I have an ASP.NET application that uses Session.SessionID to prevent multiple users viewing the same data at the same time.
I have a table that contains a set of images (stored in BLOB) that require processing. Only one user is supposed to be able to view the same image at the same time. To achieve this, as each record is retrieved by a user the record is updated with the Session.SessionID. This update occurs inside a ReaderWriterLock.
I have done a test to ensure the ReaderWriterLock is working correctly and can confirm that only one session can execute the code inside that block at once.
My current theory is that two different users are getting the same SessionID at the same time. A user of this application is allowed to view records they have locked or any unlocked images.
I have modified the application to display the SessionID in the footer of every page so that if the problem happens again I can check the SessionID value.
I've seen some articles online suggesting that SessionID is not unique and some saying that the SessionID is unique. I understand that SessionID is not unique forever but can the SessionID value be considered unique for active sessions?
This forum describes a similar problem
I have also read some suggestions that a Guid should be stored in the Session object and used as a unique ID instead of the Session ID.
Thanks for the responses so far. Here is a clarification based on the answers so far:
"Locked forever" – we prevent this by a lock timeout of 5 minutes. Before a user locks an image, while inside the ReaderWriterLock, we do a "cleanup" of old locks (which unlocks images locked for more than 5 minutes), a query to get the oldest unlocked image and an update statement to "lock" that image to the current session.
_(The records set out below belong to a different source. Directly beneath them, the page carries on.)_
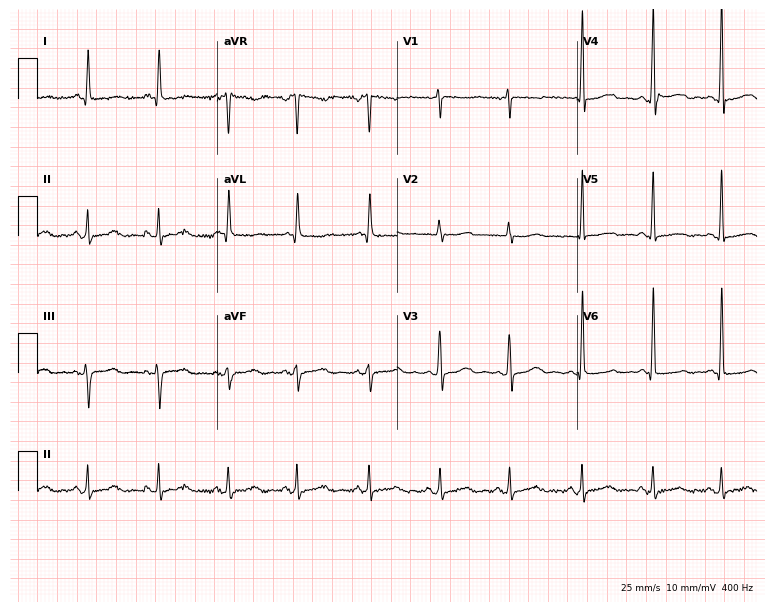
12-lead ECG from a 74-year-old female patient. Screened for six findings — first-degree AV block, right bundle branch block, left bundle branch block, sinus bradycardia, atrial fibrillation, sinus tachycardia — none is recorded. Findings outside these six are not listed.
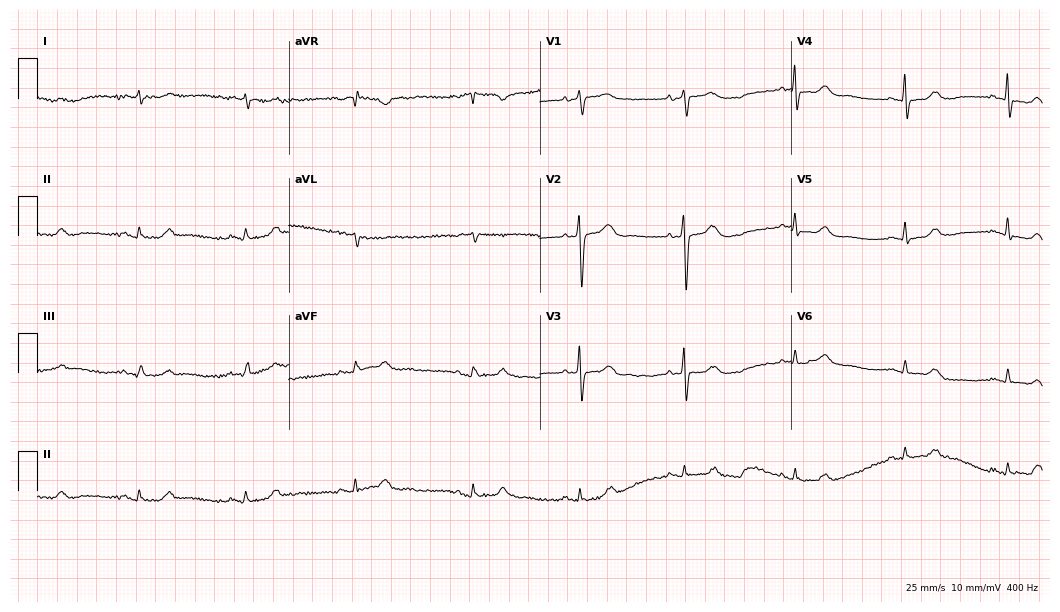
12-lead ECG (10.2-second recording at 400 Hz) from an 82-year-old female. Labelled as a normal ECG.
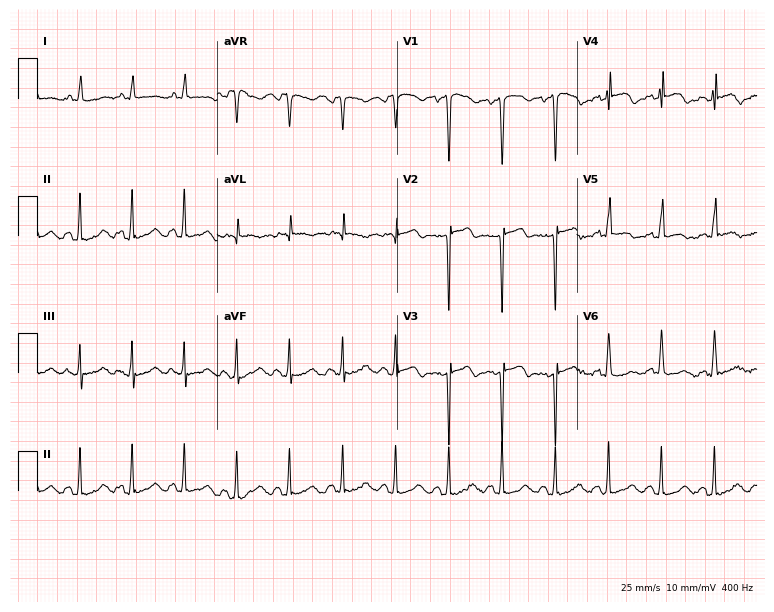
Standard 12-lead ECG recorded from a 69-year-old man (7.3-second recording at 400 Hz). The tracing shows sinus tachycardia (a sinus rate of 100 beats per minute or more).

A possible cause of the problem would be if one user "locks" an image but then leaves the PC for a short break. If they did nothing for 5 minutes, that image on there screen would be unlocked and potentially opened by another user. I mentioned this scenario when the problem was reported and I was assured that the users had been working continuously.
"Different Window/Tab" – I haven't actually seen the error with my own eyes but the person who reported the problem has told me that it is two different PC's and two different usernames of the logged in user.
Hopefully now that I am displaying the Session ID on the page, next time it happens I will be able to say with certainty whether it is the same Session ID on two machines or if it is some other problem. This issue has never occurred during the testing phase so it appears to be a symptom of a larger number of concurrent users.
Thanks for the responses so far and I will update this question as more information comes to hand.
It seems that the user didn't give me the full story. Session ID is unique in our case as per the accepted answer. Two users were able to see the same image at the same time because user 1 was idle for the 5 minute "abandoned image" unlock process. The "abandoned image" timeout has been raised to match the session timeout to avoid this problem.
Best Answer
Session ID is unique per user as far as ASP.NET assigns them, though that is not a guarantee against malicious users (a user could manually copy the ID they've been assigned and give it to someone else).
What you are likely seeing here is multiple tabs or windows from the same user, as it is perfectly valid for a user to be making more then one request at a time.
To do what you want I would have to ask - how do you know when a user has stopped looking at an image, so you can unlock it. What if I view an image, and then just close my browser instead of going to another page/image, does it remain locked to my (lost forever) session id?
If you are using some kind of checkout scheme - the user must intentionally check out and check in an image, then you should perhaps be using a unique number for that checkout (new Guid), rather then the whole user.